Enoxacin inhibits proliferation and invasion of human osteosarcoma cells and reduces bone tumour volume in a murine xenograft model.

Osteosarcoma is the most prevalent primary bone malignancy in children and adolescents. Neoadjuvant chemotherapy combined with surgical resection, the current standard treatment of osteosarcoma, is associated with a 5-year survival rate of only similar to 70%. Therefore, it is necessary to identify new, more effective treatment strategies for patients with this lethal disease. Enoxacin is a highly effective broad-spectrum fluoroquinolone antibiotic with low toxicity. The drug inhibits the growth and metastasis of numerous tumour types, but its efficacy has not been studied in osteosarcoma. This study assessed the antitumour effects of enoxacin in osteosarcoma 143B cells and in a murine tumour xenograft model.
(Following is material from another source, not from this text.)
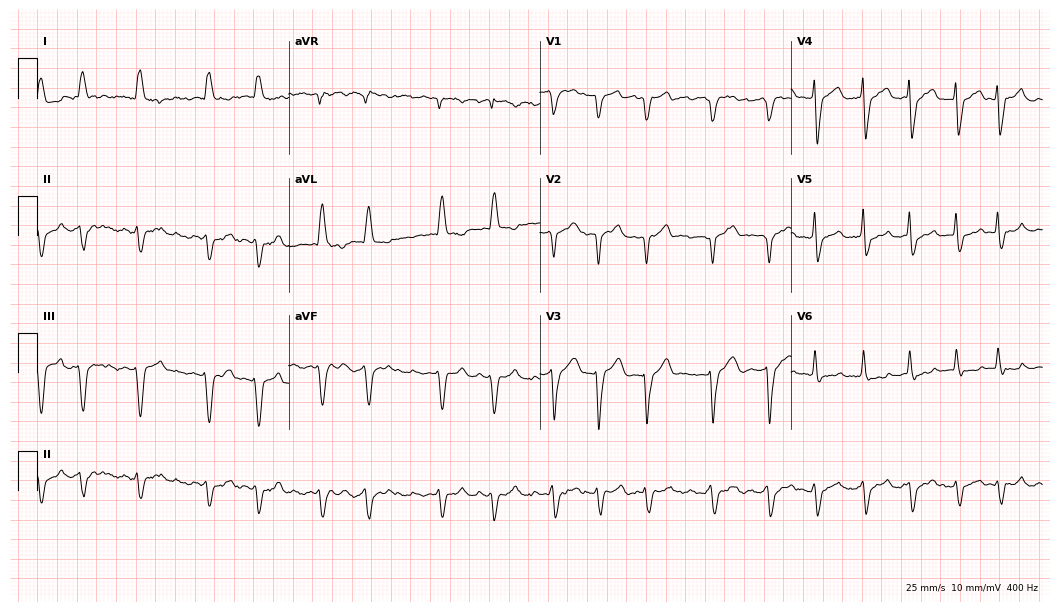
12-lead ECG from a male, 62 years old. Shows left bundle branch block, atrial fibrillation.

Enoxacin inhibited the proliferation, invasion and migration of 143B cells, as well as inducing their apoptosis. These effects were thought to be mediated by downregulation of Bcl-xL, Bxl-2, matrix metalloproteinase (MMP)2 and MMP9 expression. Enoxacin also significantly impaired the growth of bone tumours in nude mice without affecting their liver or kidney function, or blood cell count. Collectively, these results indicate that enoxacin is a promising new drug for osteosarcoma that warrants further evaluation in clinical studies.